Financial management involves the planning for future profitability and cash flows of an organization. The major objective of financial management is to assess the current financial condition of business and plan for the future accordingly. Financial management involves financial planning, financial controlling, budgeting, forecasting and making capital budgeting decisions based on various techniques. These functions of financial management help in achieving higher profitability and cash flows for the organization (Economy Watch). The financial management process involves the integrated efforts of the key personnel in an organization at various levels as shown in the diagram below.

Strategic and Financial Objectives

The strategic objectives of an organization include the overall goals of the organization such as dealing with competition, increasing the market share of the product and innovation in production. Financial objectives on the other hand include objectives such as profitability, share value maximization and target capital structure. Nokia put emphasis on both objectives in similar ways.

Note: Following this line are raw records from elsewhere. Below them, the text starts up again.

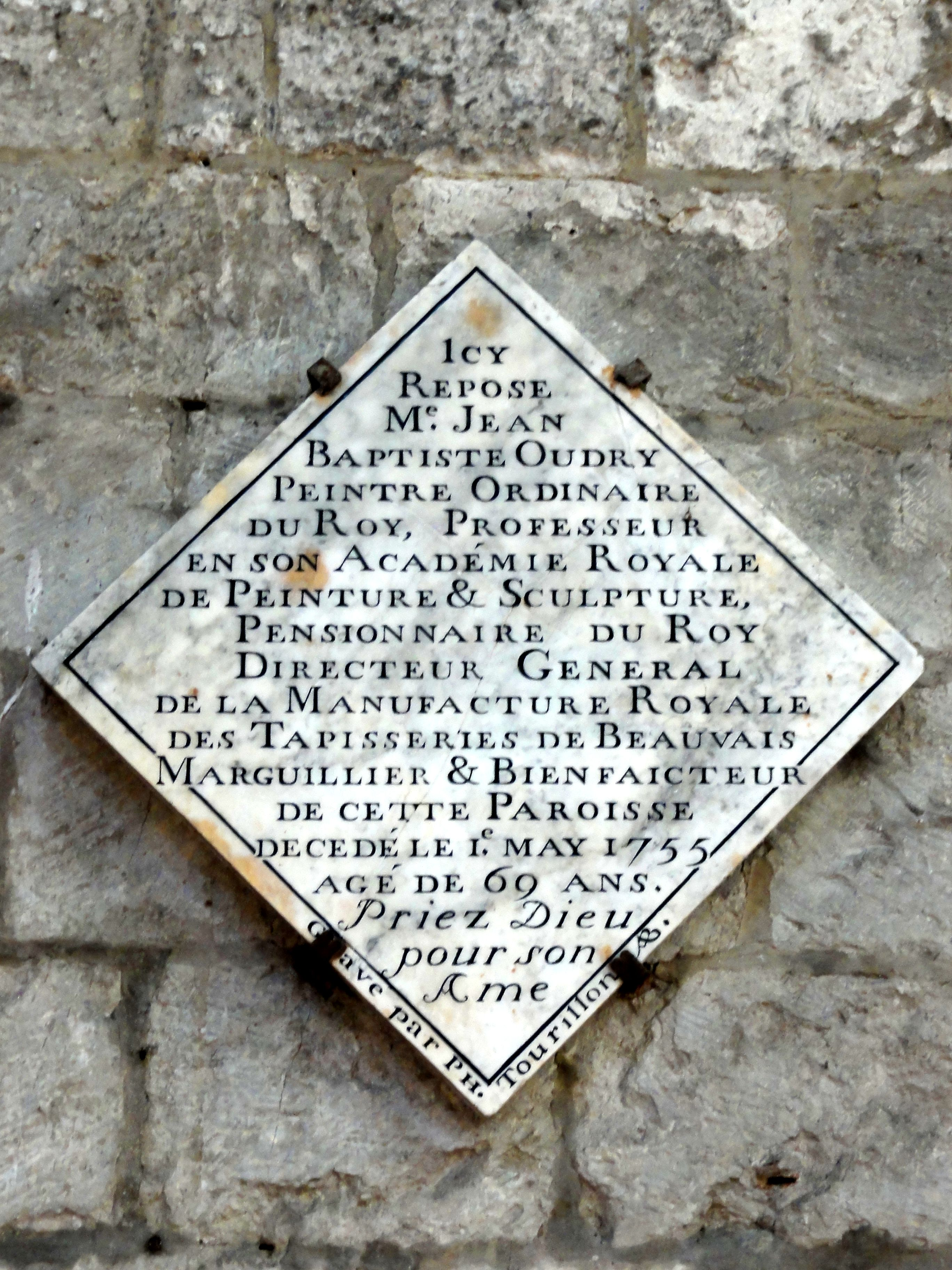 Épitaphe de Jean-Baptiste Oudry.
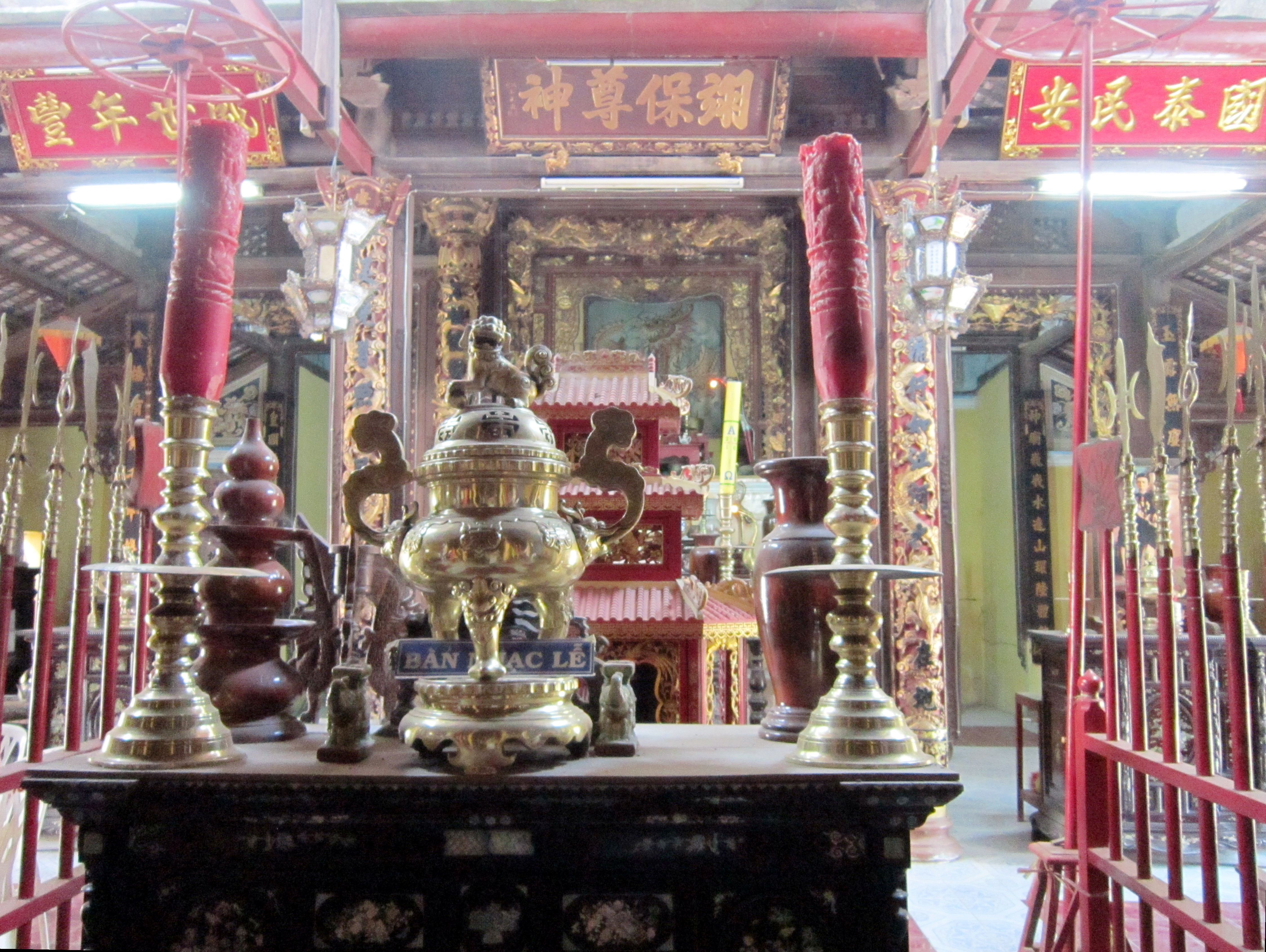 Gian thờ chính (đại điện) trong đình Vĩnh Ngươn tại xã Vĩnh Ngươn, thị xã Châu Đốc, tỉnh An Giang, Việt Nam.
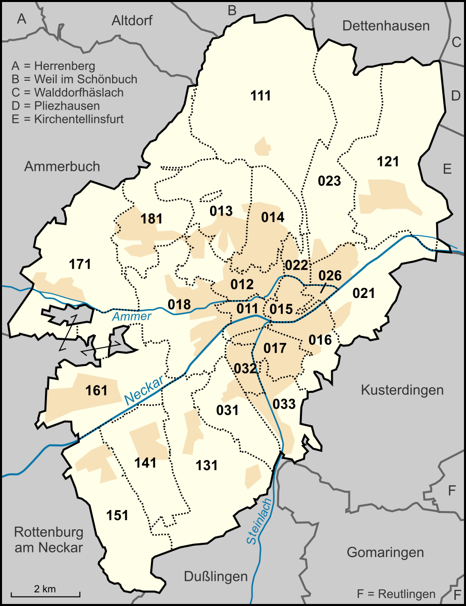 Karte der Stadtteile der Stadt Tübingen
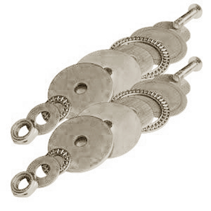 Стритборд стальные подшипники стандарта WSA
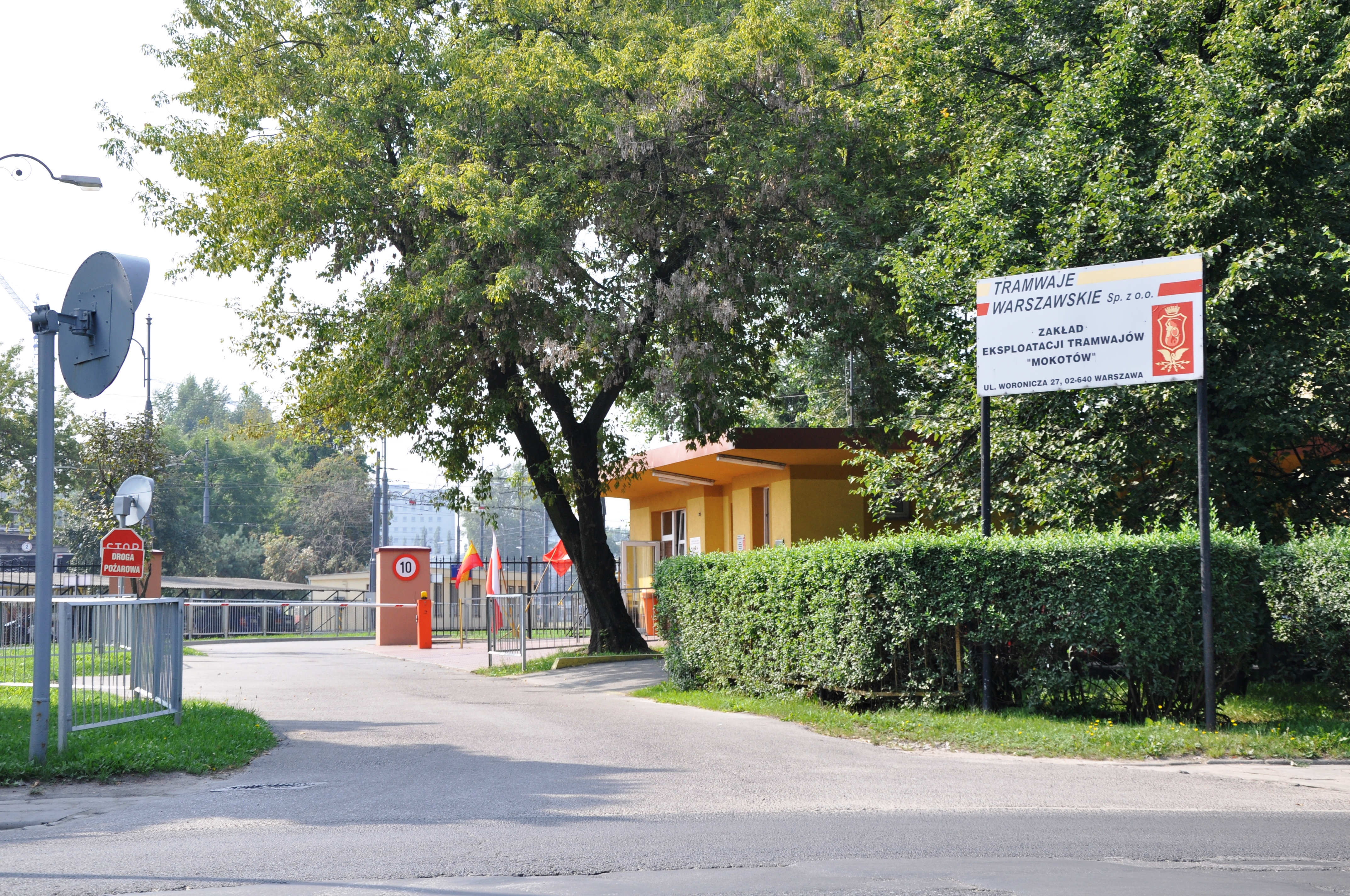 Warschau, Jana Pawla Woronicza.
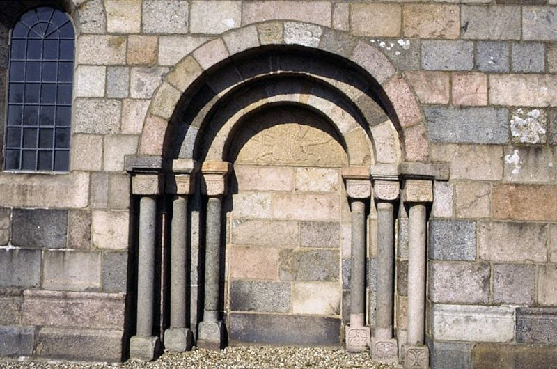 Rybjerg Kirke, (Skive Kommune), Sydportal

The compensation of executives is linked with these objectives.

Nokia’s strategic objectives include purpose of business, scope of business, improvement and innovation in technology, increase in market share, increasing revenue from new products, retaining customers, quality and environmental success whereas the financial objectives include maximization of shareholders’ wealth, increasing revenue, operating income and cash flows of the company (Nokia). Though there are departments and segments in the organization but Nokia does not prepare financial documents and statements separately for each segment. The level selected for Nokia is the company as a whole and not a department of segment as no financial reports and statements are produced or published.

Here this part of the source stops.